Se llama el Puente de las Américas porque divide en dos el continente. El Norte y el Sur. Entonces era el único paso estable de un lado a otro. Al mismo tiempo aparecía como el majestuoso portal obligado para entrar o salir del Canal de Panamá. El Este y el Oeste. Construido por los Estados Unidos, por supuesto. Todo un gigantesco símbolo. Pero aquella mañana, la épica decidió apoderarse del icono.

Centenares de campesinos y campesinas, formando una hilera sin fin, iba ribeteando la orilla de su calzada, cruzando de lado a lado, entrando en la sacrosanta Zona del Canal para asaltar  la cabeza de la bestia que quería arrancarles la vida y el futuro.

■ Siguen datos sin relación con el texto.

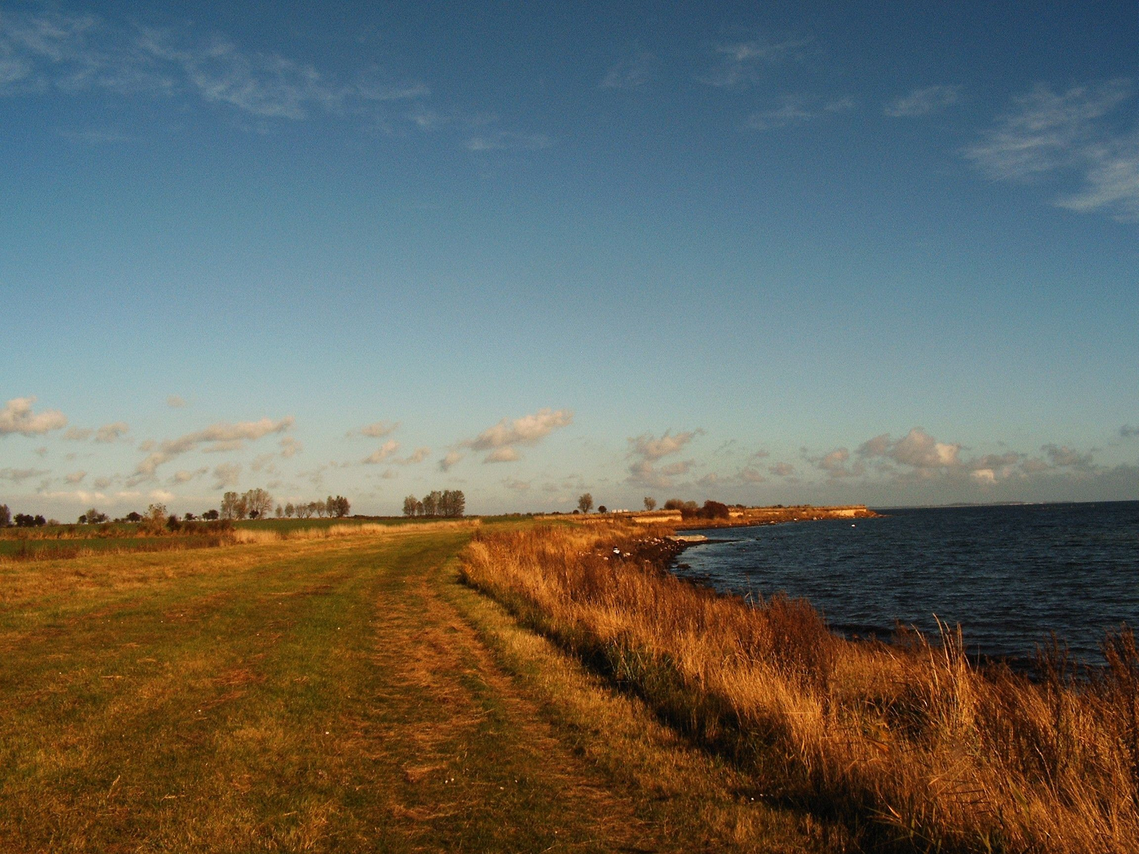 Küste Großenbrode mit Blick auf Fehmarn (Häuser von Burgtiefe in Bildmitte)
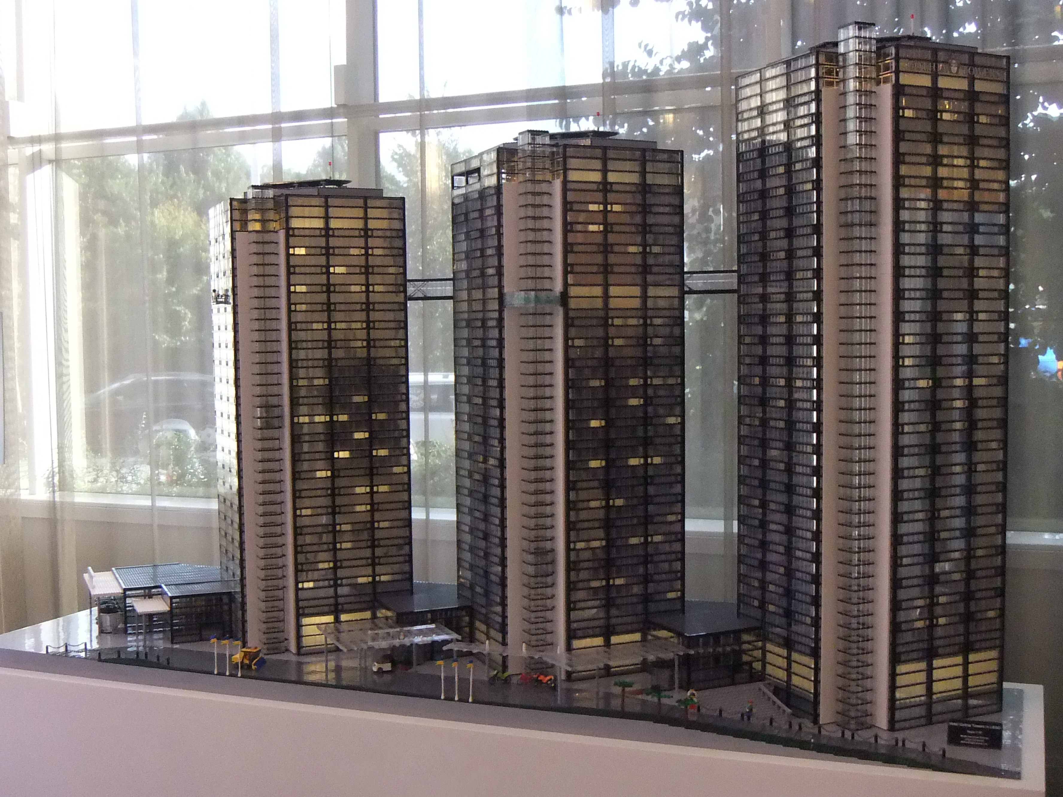 En Legomodell av Gothia Towers. Modellen är byggd av Johan Sahlström, civilingengör på Volvo lastvagnar.

La imagen se completaba con un pequeño aditivo: kilómetros de atasco monumental. Esa vía era paso obligado para los miles que entraban a la ciudad a trabajar. Pero nadie estaba interrumpiendo la circulación. Quien generaba el atranque era la propia curiosidad de los motorizados ante esa interminable fila india, bien provista de  pancartas, y amenizada por coros: «¡Nuestras tierras no se venden, nuestra tierras se defienden!». Pronto el colapso es recogido por los medios de comunicación y toda la ciudad sabe ya que esa mañana, la Coordinadora Campesina contra los Embalses, estaba entrando en Ciudad de Panamá. Era un momento mágico, atravesar el Canal, dentro de ese rosario de sombreros. Los pies cubiertos por las cutarras –sandalias elementales acostumbradas al lodo y a la lluvia– trataban de ignorar la pesadez del asfalto. Las miradas, solemnes, hacia el frente, sabiéndose observados por los coches, quizás  por alguna cámara. Ambos, marchantes y atascados eran conscientes de la carga simbólica del momento.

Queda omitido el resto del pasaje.